Try it » Copy only the lines between the one containing "Sint-Margaretakerk te Norg (protestants)" and the end of the records, both included, leaving out pictures.

Record excerpts »
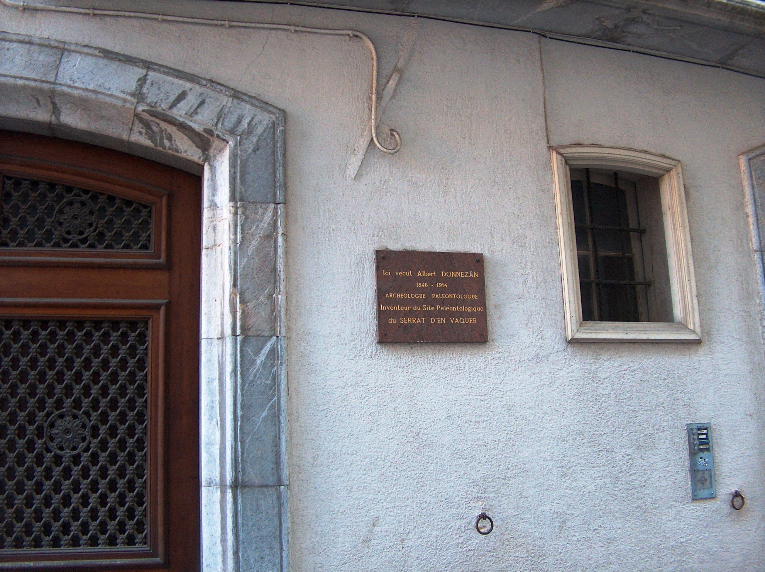 Plaque apposée au 5 rue Fontaine Froide. Albert Donnezan médecin et palétontologue découvrit le site du Serrat d'en Vaquer.
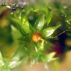 Capsules (sporophyte) de la mousse Physcomitrella patens
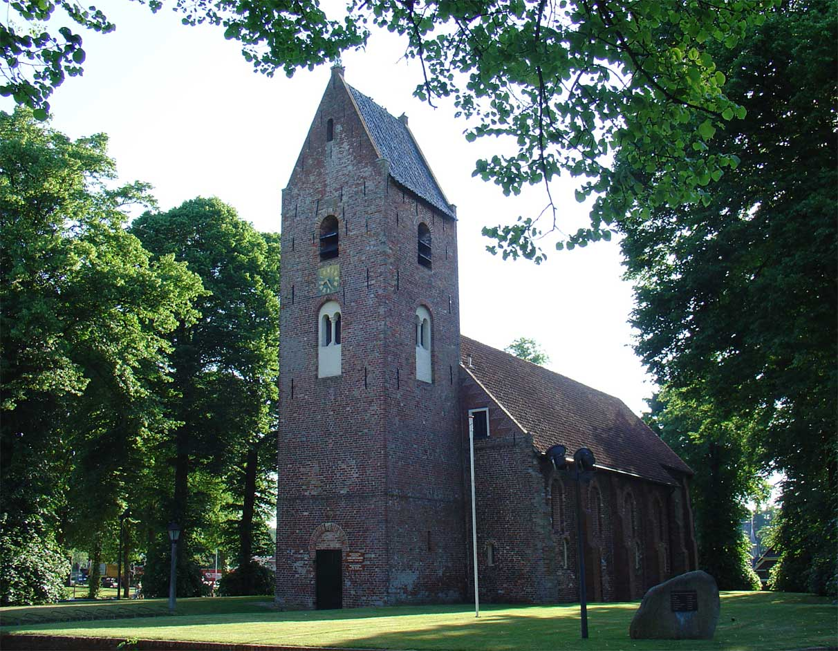 Sint-Margaretakerk te Norg (protestants)
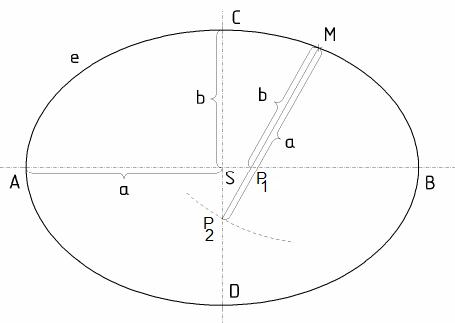 Proužková kostrukce elipsy - rozdílová
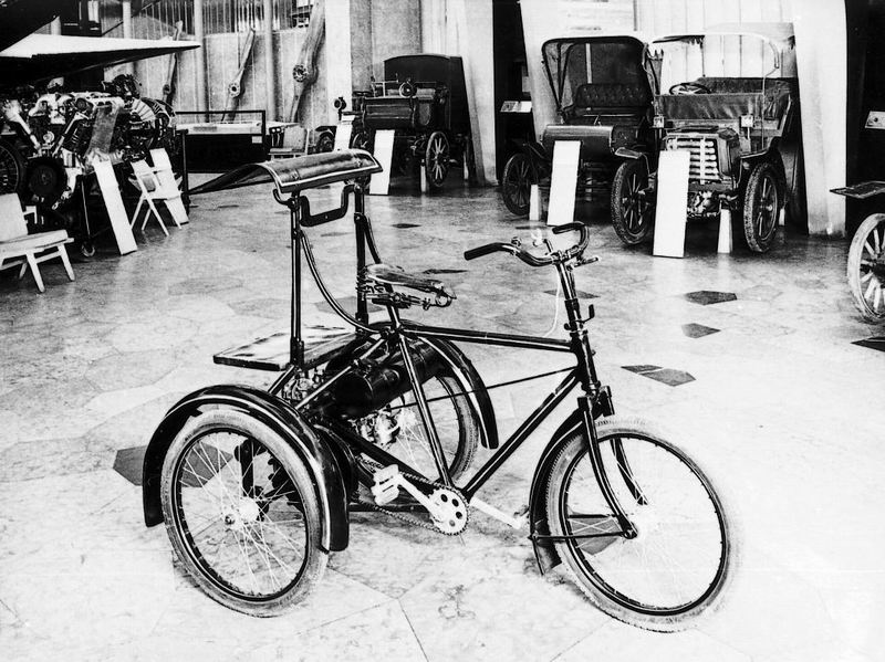 Csonka János-féle levélgyűjtő tricikli
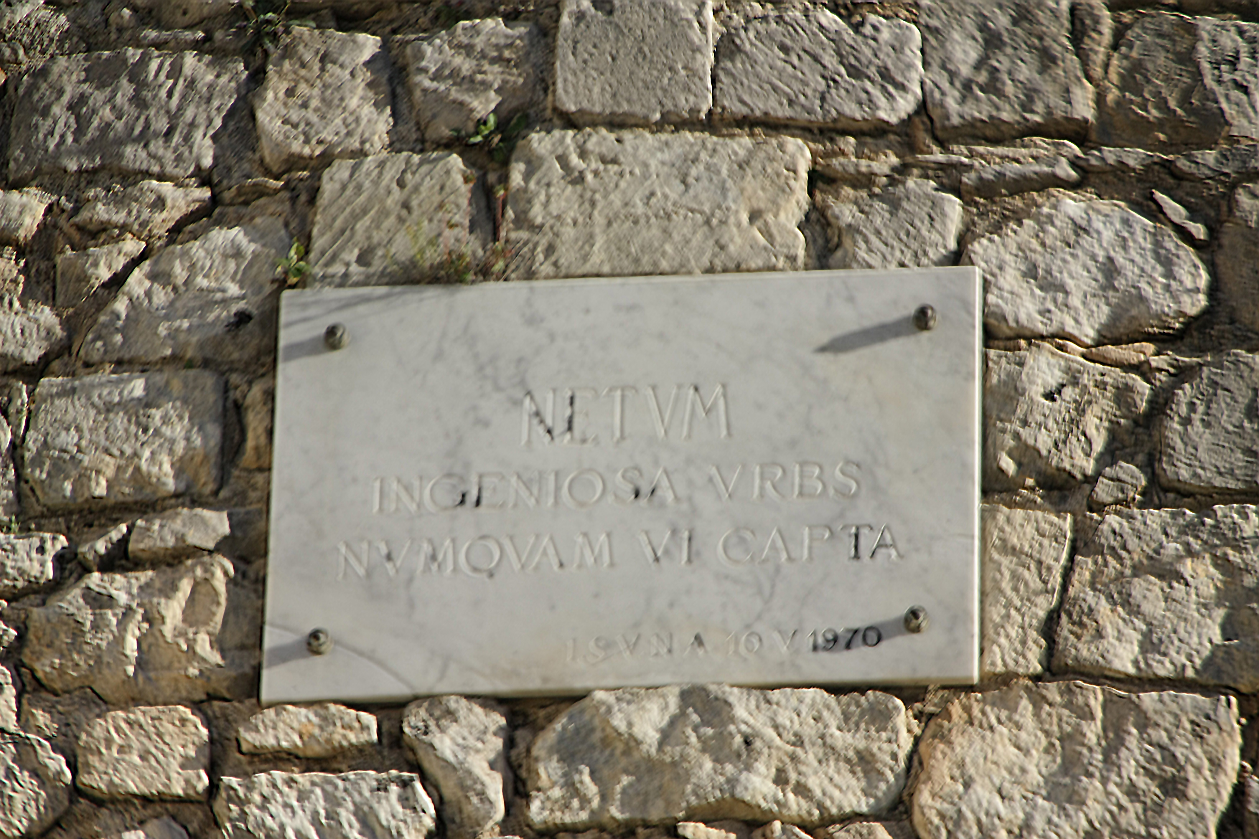 Iscrizione e motto di Noto Antica
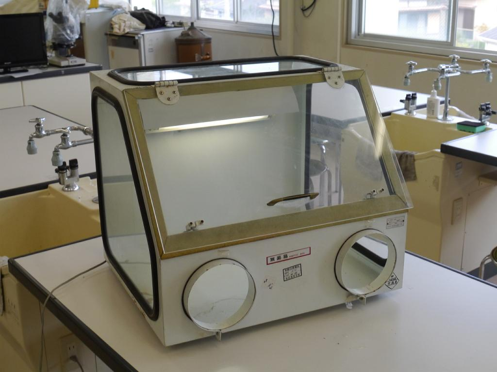 Clean box：古典的な無菌箱 県立高等学校の理科室にて
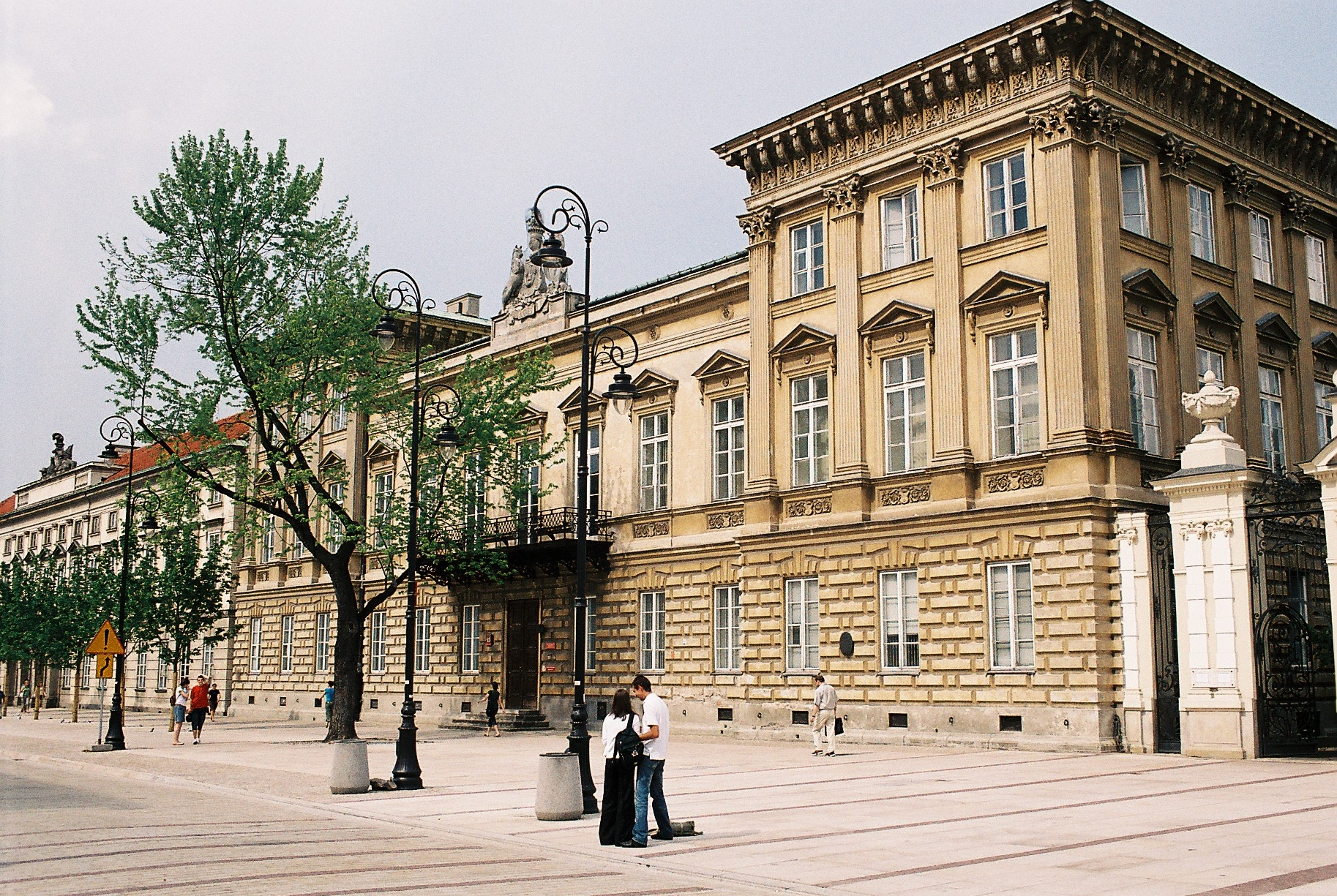 Pałac Uruskich-Czetwertyńskich - siedzib Wydziału Geografii i Studiów Regionalnych Uniwersytetu Warszawskiego

Your response »
 Sint-Margaretakerk te Norg (protestants)
 Proužková kostrukce elipsy - rozdílová
 Csonka János-féle levélgyűjtő tricikli
 Iscrizione e motto di Noto Antica
 Clean box：古典的な無菌箱 県立高等学校の理科室にて
 Pałac Uruskich-Czetwertyńskich - siedzib Wydziału Geografii i Studiów Regionalnych Uniwersytetu Warszawskiego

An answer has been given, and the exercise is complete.